Как бы то ни было, в момент объявления войны все эти различия должны были стушеваться перед общим проявлением чувства здорового патриотизма при вторжении врага в пределы России. Этот взрыв национального чувства везде был одинаков и везде проявился единовременно. Французы назвали его Union Sacrйe, «священное единение». Даже Вильгельм считал нужным вызвать его, обманув германское общественное мнение и выдав свою наступательную войну за оборонительную. Россия в этом не нуждалась. Но на русской оппозиции лежал особый долг — торжественно засвидетельствовать это чувство по отношению к правительству, с которым мы боролись. В пределах нашей партии тут не было разногласия. И в том же запрещенном, а потом разрешенном номере «Речи» появилось спешно составленное при моем участии воззвание Центрального комитета партии.
«Каково бы ни было наше отношение к внутренней политике правительства, наш первый долг сохранить нашу страну единой и неделимой и защищать ее положение мировой державы, оспариваемое врагом. Отложим наши внутренние споры, не дадим противнику ни малейшего предлога рассчитывать на разделяющие нас разногласия и будем твердо помнить, что в данный момент первая и единственная наша задача — поддержать наших солдат, внушая им веру в наше правое дело, спокойное мужество и надежду на победу нашего оружия».
В тот же день был опубликован и царский манифест, в котором выражалось пожелание, «чтобы в этот год страшного испытания внутренние споры были забыты, чтобы союз царя с народом укрепился и чтобы вся Россия, объединившись, отразила преступное наступление врага». Понимая значение объединенного выступления народного представительства, правительство назначило однодневную чрезвычайную сессию Думы 26 июля (8 августа н. с.).

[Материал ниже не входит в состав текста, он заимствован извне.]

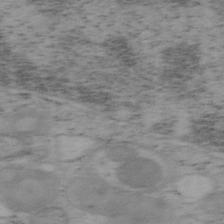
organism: Mouse
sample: OT-I killer T cells with ID8 ovarian cancer cells
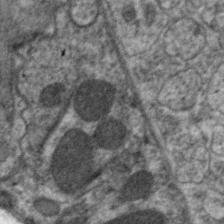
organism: C. elegans
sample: Pharynx
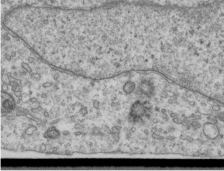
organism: Human
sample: Centriole in RPE cells
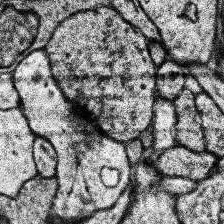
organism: Human
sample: Temporal Lobe
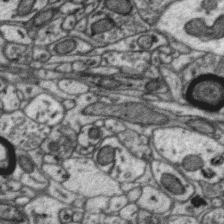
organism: Zebra finch
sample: Brain
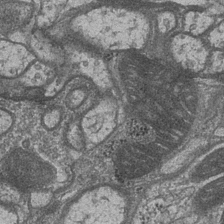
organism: Drosophila
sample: Optic medulla
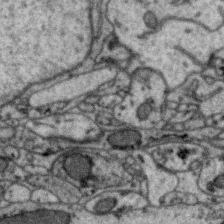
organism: Zebra finch
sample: Brain
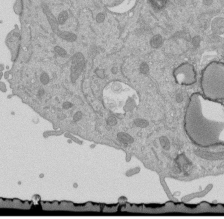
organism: Mouse
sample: ED-1 cell nuclei; centrioles
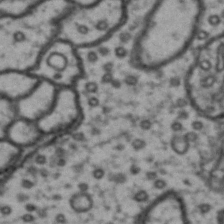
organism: Drosophila
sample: Brain
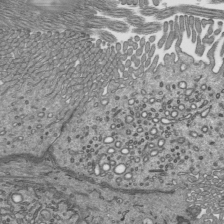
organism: Mouse
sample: Mouse epididymis efferent ductule cilia
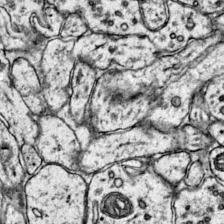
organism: Mouse
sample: Primary visual cortex
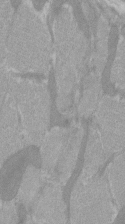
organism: C57BL Mouse
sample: Tibialis anterior muscle cell
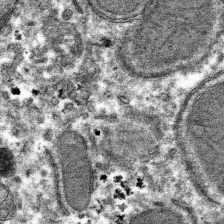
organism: Mouse
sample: Mouse hepatocytes
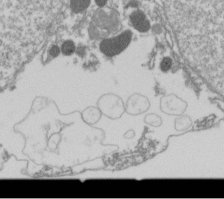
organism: Drosophila
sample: Cell division; meiosis; drosophila spermatocytes
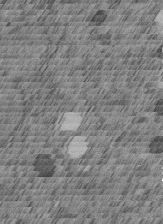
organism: C. elegans
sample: C. elegans embryo early stage

В этом заседании, после речи Родзянко, выступили три министра, Горемыкин, Сазонов и Барк, и были сделаны заявления представителей национальностей — поляков, латышей, литовцев, евреев, мусульман, балтийских немцев и немецких колонистов на Волге — все, конечно, в одном смысле защиты родины, преданности государству и народу.
Затем следовали заявления «ответственной оппозиции», прогрессистов и кадетов. Наше заявление было написано мною и одобрено фракцией и Центральным комитетом, особенно И. И. Петрункевичем. В нем подчеркивалась цель войны. «Мы боремся за освобождение родины от иноземного нашествия, за освобождение Европы и славянства от германской гегемонии, за освобождение всего мира от невыносимой тяжести все увеличивающихся вооружений… В этой борьбе мы едины; мы не ставим условий, мы ничего не требуем. Мы просто кладем на весы войны нашу твердую волю победы». Такое заявление, подчеркивая нашу солидарность с союзниками, индивидуализировало нашу собственную роль в войне, выдвигало ее оборонительный характер, ставило ей пацифистскую задачу разоружения и обусловливало сотрудничество с правительством одной задачей победы.

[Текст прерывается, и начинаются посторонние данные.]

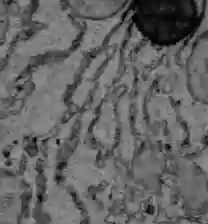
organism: C57BL Mouse
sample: Liver
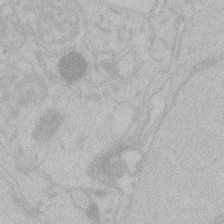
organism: Zebrafish
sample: Macrophage infected with Toxoplasma gondii
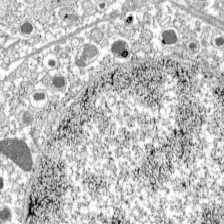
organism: C57BL Mouse
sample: Pancreatic islet
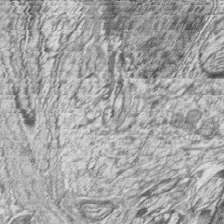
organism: Zebrafish
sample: synaptic ribbons in rod cells and cone cells
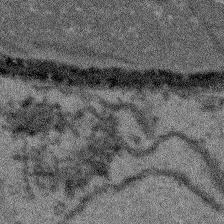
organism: Arabidopsis thaliana
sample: Root tip
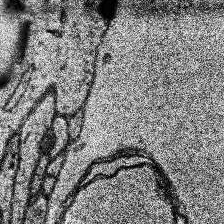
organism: Human
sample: Temporal Lobe
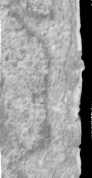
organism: Human
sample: Centriole in RPE cells
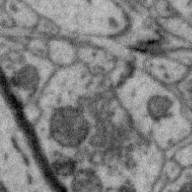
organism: Zebra finch
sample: Brain
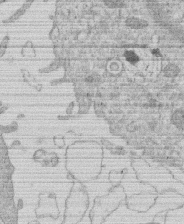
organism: Human
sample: Macrophage cells
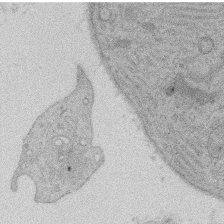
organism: Rat
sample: Salivary granule
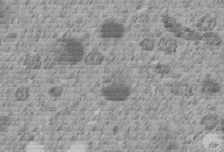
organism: C. elegans
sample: C. elegans embryo early stage
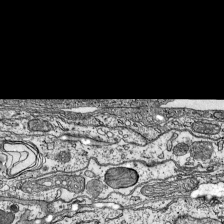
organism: Mouse
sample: Visual Cortex
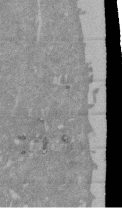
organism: Mouse
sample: ED-1 cell nuclei; centrioles
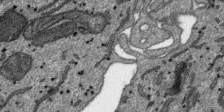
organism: Human
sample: Lung epithelial cells, uninfected (mock) control
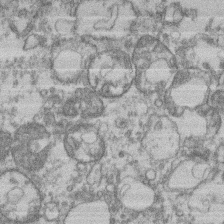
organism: Mouse
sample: T cell stromal cell synapse
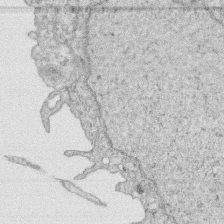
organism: Human
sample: HeLa cell HIV synapse
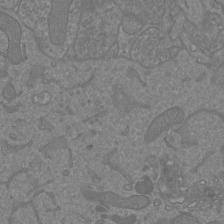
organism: Mouse
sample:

«Священное единение», преподнесенное правительству добровольно по‑видимому, вопреки его опасениям, — продолжалось, однако же, недолго. И не по вине Думы оно было нарушено. Заседание 26 июля было единственным, — и мы ничего против этого не имели, ввиду серьезности момента.
Но уже накануне мы узнали, что, по проекту Н. Маклакова, Дума не будет собрана до осени 1915 г., то есть больше года. Тут проявилось не только оскорбительное отношение к Думе, но прямое нарушение основных законов. Раз в год Дума должна была во всяком случае быть созвана для проведения бюджета. Совет старейшин решил немедленно заявить об этом Горемыкину. Но он отклонил свидание с нами. Мы тогда, в качестве представителей всех фракций Думы, обратились к Кривошеину, лучше других понимавшему положение и втайне рассчитывавшему заменить Горемыкина. Помню, что я оказался на одном извозчике с А. Н. Хвостовым, представлявшим думскую правую. Как бы подчеркивая единодушие всей Думы, мы выступили двумя первыми ораторами. Кривошеин согласился, что необходимо для поддержания создавшегося настроения приблизить срок созыва, и доложил об этом Совету министров. Горемыкин пошел на уступку, и созыв Думы был определен «не позднее февраля» 1915 г.